The Horror ... The Horror
Have you ever put food in your mouth and immediately wished you hadn't?
This happened to me at dim sum, which my wife and I enjoy very much, as it always reminds us of our first date, when we went to a dim sum restaurant where I was introduced to dishes I'd never known before.
Over the years in the Big Lychee I've sampled numerous offerings and have come to know what I like and what I can do without (yes, I've tried chicken feet, and no, I didn't much care for them). Most things I've tried that didn't thrill my taste buds were innocuous, but what I encountered during our last visit was truly horrifying.
The culprit was a vegetable dumpling, which often contains some sort of finely chopped green vegetable and garlic, which is usually quite tasty. Thinking this dumpling was similar I popped it in my mouth, chewed once, and literally was forced in a heartbeat to spit it back out, it was that heinous (but into a napkin, I'm not a barbarian).
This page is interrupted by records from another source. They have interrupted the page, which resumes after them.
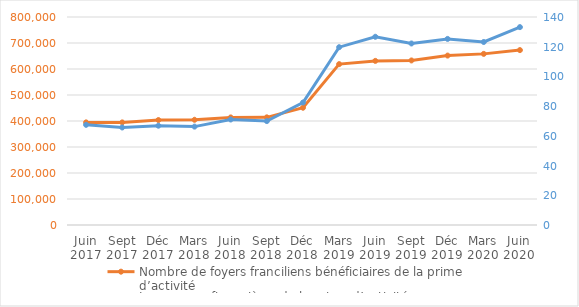
| Category | Nombre de foyers franciliens bénéficiaires de la prime d’activité  |
|---|---|
| Juin 2017 | 394705 |
| Sept 2017 | 394583 |
| Déc 2017 | 403596 |
| Mars 2018 | 404705 |
| Juin 2018 | 413711 |
| Sept 2018 | 414061 |
| Déc 2018 | 451065 |
| Mars 2019 | 618744 |
| Juin 2019 | 631190 |
| Sept 2019 | 632905 |
| Déc 2019 | 651627 |
| Mars 2020 | 658165 |
| Juin 2020 | 672670 |

I don't know everything that was in it, but one item I know it contained was a noxious substance I have a Kryptonite-like aversion to: cilantro (or coriander, take your pick). Yet it was more than the cilantro that so horrified me, and whatever it was registered so strongly that I will never ever eat a vegetable dumpling again without first making certain what's inside. I'm serious, my brain literally refused to allow me to swallow, for which I'm grateful because if I happen to ingest even the tiniest scrap of coriander I end up tasting it again all day long. I shudder to think about that other flavour coming back to haunt me.
Later I learned the offending dumpling was listed on the menu as fan gwo (粉果), which most times is made of pork, dried shrimp, peanuts and scallions (or bamboo shoots), none of which send me to DEFCON 1, or projectile expulsion mode, so whatever else was in there was so at the chef's whim and thus is unidentifiable.
Just thinking about it makes want to gargle with Kentucky bourbon.